Effect of rise of temperature: Experiment 9.—The temperature was raised through 5°C at the second turning point at 1 p.m. After a latent period of 50 minutes the plant began to rise steadily (Fig. 9) thus exhibiting once more the reversal of its normal diurnal movement.

From the experiments described above it will be seen that the movement of the Palm, and of other organs growing at an inclination to the vertical, is brought about by the action of temperature in modifying the geotropic curvature. The ever present tendency of geotropic movement is opposed or helped by the physiological reaction induced by rise and fall of temperature respectively. The state of equilibrium is never permanent, but the dynamic balance is being constantly readjusted under changing conditions of the environment.

The movement of the tree furnishes an example of the negative type of THERMONASTIC MOVEMENT. Parallel phenomena are found in floral organs, where, in the well-known instance of Crocus, the perianth leaves open outwards during rise of temperature and close inwards during the onset of cold. Looked at from above, the opening outwards during rise of temperature is a movement downwards, and therefore belongs to the negative type.

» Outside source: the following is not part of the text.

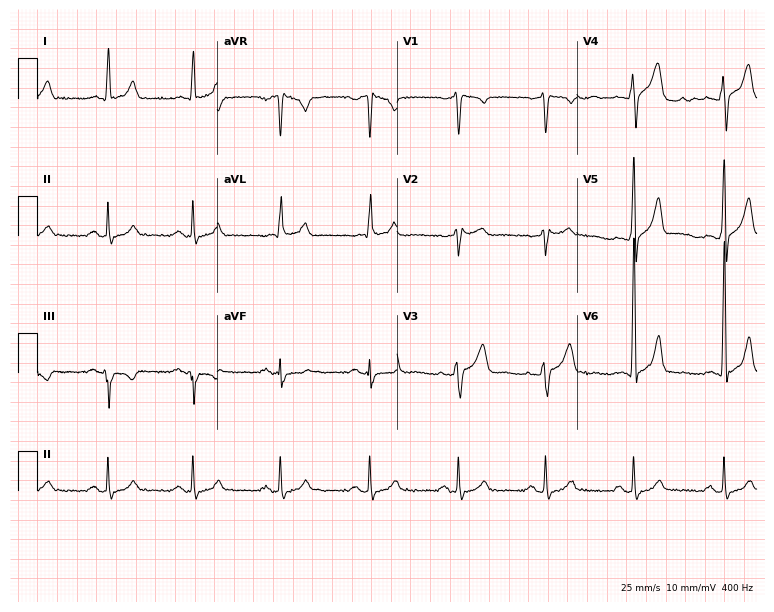
Electrocardiogram, a 46-year-old man. Of the six screened findings (first-degree AV block, right bundle branch block, left bundle branch block, sinus bradycardia, atrial fibrillation, sinus tachycardia), none is recorded.

In such cases the changed rate of growth by variation of temperature is the most important factor in the movement. It may be asked whether all thermonastic movements must necessarily belong to the negative type, where rise of temperature is attended by a movement downwards. I shall in my Paper on "Thermonastic Phenomena" show that there is also a positive type where rise of temperature induces an up-movement or of closure.


SUMMARY.

The 'Praying' Palm of Faridpur, growing at an inclination of about 60° to the vertical, exhibited a diurnal movement by which its head became erected in the morning and depressed towards the afternoon, the outspread leaves pressing against the ground.

The record of the diurnal movement showed that the head was erected to the highest position between 7 and 8 in the morning, after which there was a continuous fall which reached its climax at 3-15 p.m.; after this the movement was reversed and the maximum erection was again reached next morning.

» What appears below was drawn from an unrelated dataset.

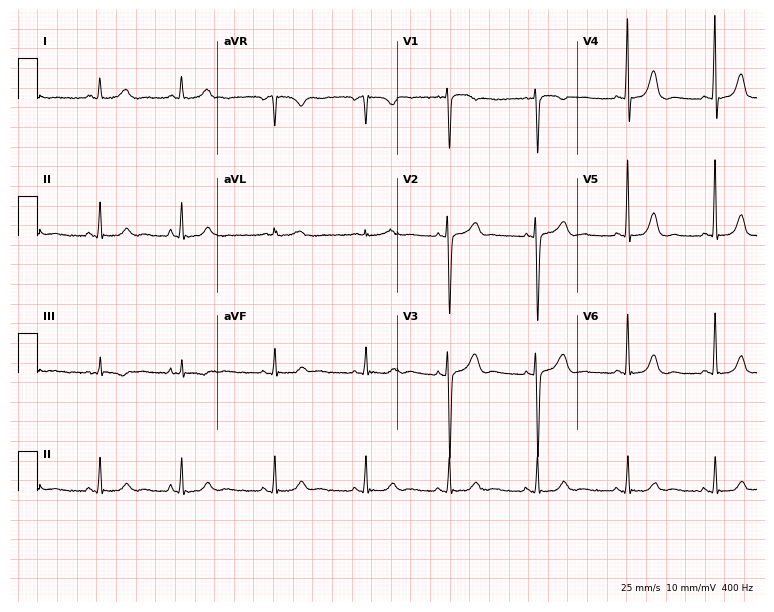
12-lead ECG from a female, 35 years old. Recorded interpretation: within normal limits.

This phenomenon is not unique, but is found exhibited, more or less, by all trees and their branches and leaves.

Diurnal records of temperature, and movement of the tree showed, that the two curves closely resembled each other. Rise of temperature was attended by a fall of the tree, and vice versâ.

The movement is brought about by the physiological action of temperature; it may be arrested by artificially induced physiological depression, and is permanently abolished at death.

The movement is primarily determined by the modifying influence of temperature on geotropic curvature. Rise of temperature is found to oppose or neutralise geotropic curvature, the fall of temperature inducing the opposite effect. The ever present tendency of upwards geotropic movement is opposed or helped by the effects of rise and fall of temperature respectively.

The movement of the "Praying" Palm is a thermonastic phenomenon. The tree, apparently so rigid, responds as a gigantic pulvinoid to the changes of its environment.

 

  1. See also Bose—Diurnal Variation of Moto-Excitability in Mimosa—Annals of Botany, Vol. XXVII, No. CVIII, October, 1913.
  2. Bose—"Irritability of Plants," d. 60
  3. Vines.—'Physiology of Plants,' 1886, pp. 405 and 543.